La neuroanarquía, al rechazar estas imposiciones, no solo reivindica la diferencia, sino que la convierte en un acto de desobediencia y autoafirmación.

Otro de los fundamentos filosóficos que sustenta la neuroanarquía es la noción de micropolítica, entendida como las dinámicas de poder que operan en el plano de las relaciones interpersonales y comunitarias. Aunque las comunidades neurodivergentes nacen como espacios de apoyo y resistencia frente a la opresión externa, no están exentas de reproducir jerarquías internas. Figuras de autoridad emergen dentro de estos espacios, definiendo qué formas de neurodivergencia son legítimas y cuáles no. La neuroanarquía, en este sentido, denuncia estas dinámicas y propone la creación de comunidades autogestionadas, donde ninguna experiencia neurodivergente se considere más auténtica que otra. Cabe destacar que la neuroanarquía no busca destruir las comunidades neurodivergentes, sino transformarlas en espacios de verdadera horizontalidad. Al cuestionar las normas y jerarquías, no se pretende deslegitimar la existencia de identidades compartidas, sino ampliar los márgenes de lo posible, permitiendo que cada persona neurodivergente pueda definirse a sí mismo sin estar sujeto a categorías impuestas desde fuera o dentro de la comunidad.


La neuroanarquía, en última instancia, es una filosofía de la diferencia, la autonomía y la disidencia.
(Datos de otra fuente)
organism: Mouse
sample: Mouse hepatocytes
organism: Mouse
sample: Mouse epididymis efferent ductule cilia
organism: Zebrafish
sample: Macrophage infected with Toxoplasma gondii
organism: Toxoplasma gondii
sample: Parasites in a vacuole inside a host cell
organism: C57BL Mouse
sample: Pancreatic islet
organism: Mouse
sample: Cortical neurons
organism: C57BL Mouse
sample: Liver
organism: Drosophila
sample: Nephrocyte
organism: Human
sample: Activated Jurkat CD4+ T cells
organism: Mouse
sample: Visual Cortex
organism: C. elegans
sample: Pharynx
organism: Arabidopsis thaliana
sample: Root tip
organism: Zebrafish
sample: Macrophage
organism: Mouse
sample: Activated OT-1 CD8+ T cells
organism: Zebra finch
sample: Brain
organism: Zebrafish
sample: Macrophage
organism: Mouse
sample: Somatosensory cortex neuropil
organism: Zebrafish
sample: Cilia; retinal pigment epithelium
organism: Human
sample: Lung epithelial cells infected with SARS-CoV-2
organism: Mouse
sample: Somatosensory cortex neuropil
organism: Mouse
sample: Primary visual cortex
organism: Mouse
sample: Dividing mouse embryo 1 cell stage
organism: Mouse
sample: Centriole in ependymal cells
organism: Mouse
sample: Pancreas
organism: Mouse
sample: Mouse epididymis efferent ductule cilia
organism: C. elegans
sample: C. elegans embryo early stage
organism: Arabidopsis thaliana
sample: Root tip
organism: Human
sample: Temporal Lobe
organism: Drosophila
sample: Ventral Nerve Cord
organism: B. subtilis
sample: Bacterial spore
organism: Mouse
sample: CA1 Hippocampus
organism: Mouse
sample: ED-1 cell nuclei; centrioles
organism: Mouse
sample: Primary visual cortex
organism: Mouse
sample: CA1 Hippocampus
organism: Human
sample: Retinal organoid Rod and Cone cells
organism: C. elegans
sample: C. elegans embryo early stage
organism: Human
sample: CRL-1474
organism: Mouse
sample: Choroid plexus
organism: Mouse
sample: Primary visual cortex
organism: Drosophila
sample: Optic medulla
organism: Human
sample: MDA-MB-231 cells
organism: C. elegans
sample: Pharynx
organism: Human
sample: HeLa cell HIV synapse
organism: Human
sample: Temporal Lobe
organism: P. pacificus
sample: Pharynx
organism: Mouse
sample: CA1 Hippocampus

Se opone a cualquier intento de homogenización, reivindicando la diversidad como un valor en sí mismo. En un mundo donde la normatividad regula incluso las formas de resistencia, la neuroanarquía representa una grieta en el orden establecido, un espacio desde el cual repensar no solo la neurodivergencia, sino también las formas en que se construye el poder y la pertenencia en nuestras sociedades.
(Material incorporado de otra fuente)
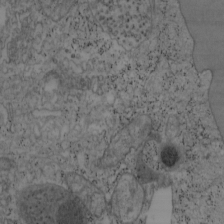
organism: Mouse
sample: OT-I killer T cells with ID8 ovarian cancer cells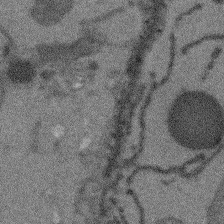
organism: Arabidopsis thaliana
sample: Root tip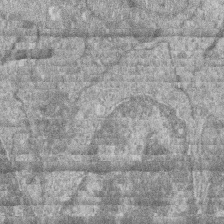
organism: Zebrafish
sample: Cilia; retinal pigment epithelium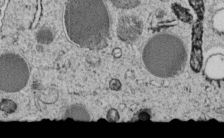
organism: C. elegans
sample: C. elegans embryo early stage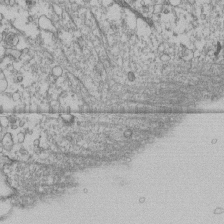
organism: Human
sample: Fibroblast cells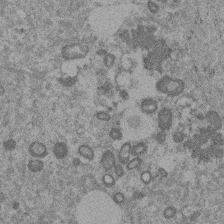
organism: Mouse
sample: Dividing mouse embryo 1 cell stage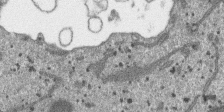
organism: Human
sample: Lung epithelial cells infected with SARS-CoV-2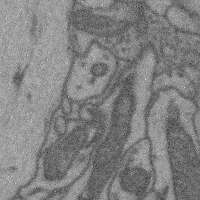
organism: Mouse
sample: Cerebral cortex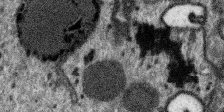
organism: Human
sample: Lung epithelial cells infected with SARS-CoV-2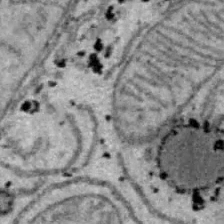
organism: Mouse
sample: Liver from an obese (ob/ob) mouse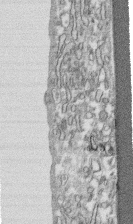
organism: Human
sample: CRL-1474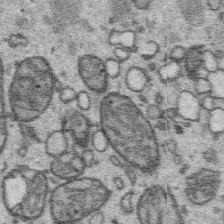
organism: Platynereis dumerilii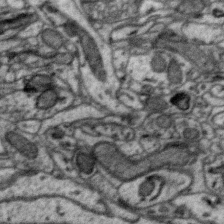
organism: Zebra finch
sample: Brain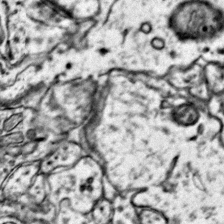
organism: Mouse
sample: Primary visual cortex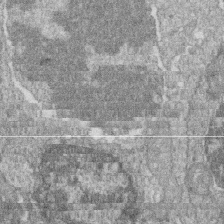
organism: Zebrafish
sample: Cilia; retinal pigment epithelium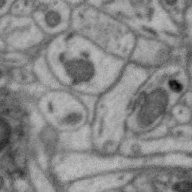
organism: Zebra finch
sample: Brain

La neuroanarquía no es simplemente una postura teórica ni un ejercicio intelectual que queda limitado al plano discursivo. Se manifiesta como una práctica activa de resistencia y disidencia que desafía las estructuras normativas y jerárquicas en las que se inscribe la experiencia neurodivergente. A diferencia de otros enfoques que buscan reconocimiento, adaptación, concienciación o aceptación dentro del orden social existente, la neuroanarquía opera desde el rechazo a la integración como fin último, situándose fuera de los márgenes de la normatividad y proponiendo una reconfiguración radical de las relaciones de poder y pertenencia.


Resistencia: el rechazo a la normalización


En su dimensión de resistencia, la neuroanarquía se enfrenta a la neuronormatividad, es decir, al conjunto de expectativas, reglas y valores que definen qué formas de cognición, percepción, respuesta y comportamiento son aceptadas y cuáles son marginadas o patologizadas. La neuronormatividad impone estándares rígidos de “funcionamiento” mental y también establece jerarquías en torno a las capacidades, habilidades y formas de interacción, comportamiento y comunicación, situándonos a las personas neurodivergentes en posiciones de desventaja estructural.
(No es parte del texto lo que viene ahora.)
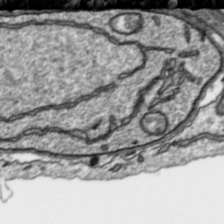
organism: Toxoplasma gondii
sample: Parasites in a vacuole inside a host cell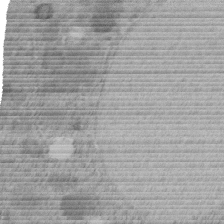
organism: C. elegans
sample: C. elegans embryo early stage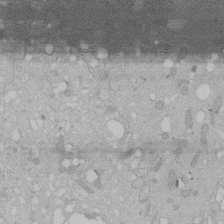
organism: Human
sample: Melanocyte Keratinocyte synapse skin construct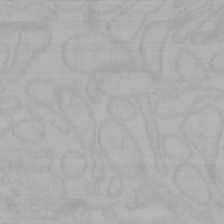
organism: Mouse
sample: Choroid plexus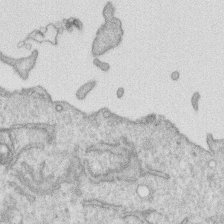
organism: Human
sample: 1205lu cells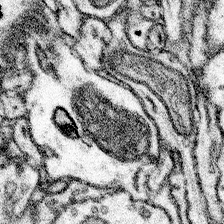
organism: Mouse
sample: Somatosensory cortex neuropil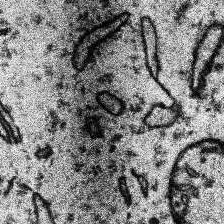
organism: Human
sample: Temporal Lobe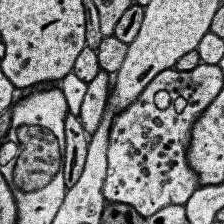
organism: Human
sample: Temporal Lobe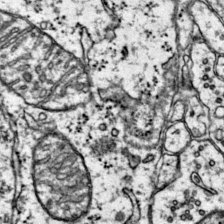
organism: Mouse
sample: Primary visual cortex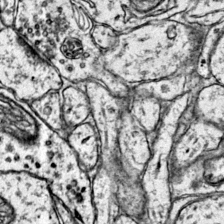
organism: Mouse
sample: Primary visual cortex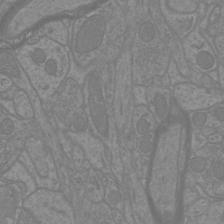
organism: Mouse
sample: Cortical neurons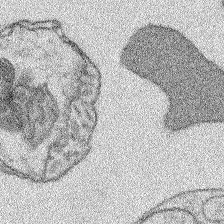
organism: Human
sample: HeLa cells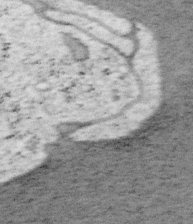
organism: Mouse
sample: OT-I killer T cells with ID8 ovarian cancer cells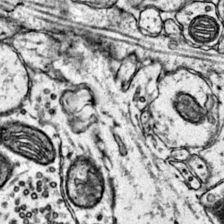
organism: Mouse
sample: Primary visual cortex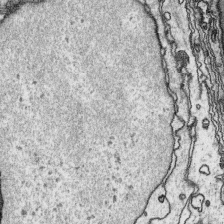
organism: Platynereis dumerilii
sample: Parapodia

La resistencia neuroanarquista no se limita a la defensa del derecho a existir dentro de estos parámetros, sino que cuestiona la legitimidad de los propios parámetros. No busca justificar la neurodivergencia bajo argumentos de productividad o utilidad social, sino que afirma el valor intrínseco de la diferencia, desarticulando la idea de que las personas neurodivergentes debemos demostrar constantemente nuestra valía en términos neuronormativos. Esta forma de resistencia, por tanto, no persigue ajustes o concesiones dentro del sistema existente, sino que aboga por una transformación radical de las categorías de normalidad y patología.


La resistencia neuroanarquista es, además, una práctica cotidiana. Se expresa en el rechazo a las terapias, programas y enfoques diseñados para corregir o mitigar las características neurodivergentes, así como en la negativa a adoptar conductas camaleónicas o de enmascaramiento con el fin de encajar en entornos neurotípicos. Este rechazo se extiende también a las formas tradicionales de educación, que imponen métodos estandarizados y penalizan las diferencias, promoviendo en cambio espacios donde las normas neuronormativas pierdan relevancia. En el ámbito laboral, la resistencia consiste en desafiar dinámicas que priorizan la productividad y la conformidad sobre el bienestar, rechazando entornos que no contemplan la diversidad como parte intrínseca del trabajo. En la convivencia familiar, implica desmantelar expectativas impuestas por la neuronorma, promoviendo relaciones que se basen en el respeto hacia las necesidades y formas de ser propias de cada miembro, sin pretender ajustar a la neurodivergencia a marcos preconcebidos. A nivel social, la resistencia se materializa en la creación de vínculos y redes donde no se busca la validación externa, sino la autonomía para relacionarse desde la autenticidad. En las redes digitales, adopta la forma de rechazo a las dinámicas jerárquicas y de validación típicas de estos entornos, promoviendo espacios donde las personas neurodivergentes puedan expresarse sin la presión de ajustarse a estándares externos. La resistencia se plasma en la reivindicación de espacios propios, donde las reglas neuronormativas no solo se desobedecen, sino que se rechazan como irrelevantes para la construcción de la identidad, las relaciones y la comunidad. Estos espacios no buscan integración ni valoración externa, sino que permiten desarrollar prácticas que priorizan la autonomía, la diferencia y el rechazo activo de las estructuras normativas.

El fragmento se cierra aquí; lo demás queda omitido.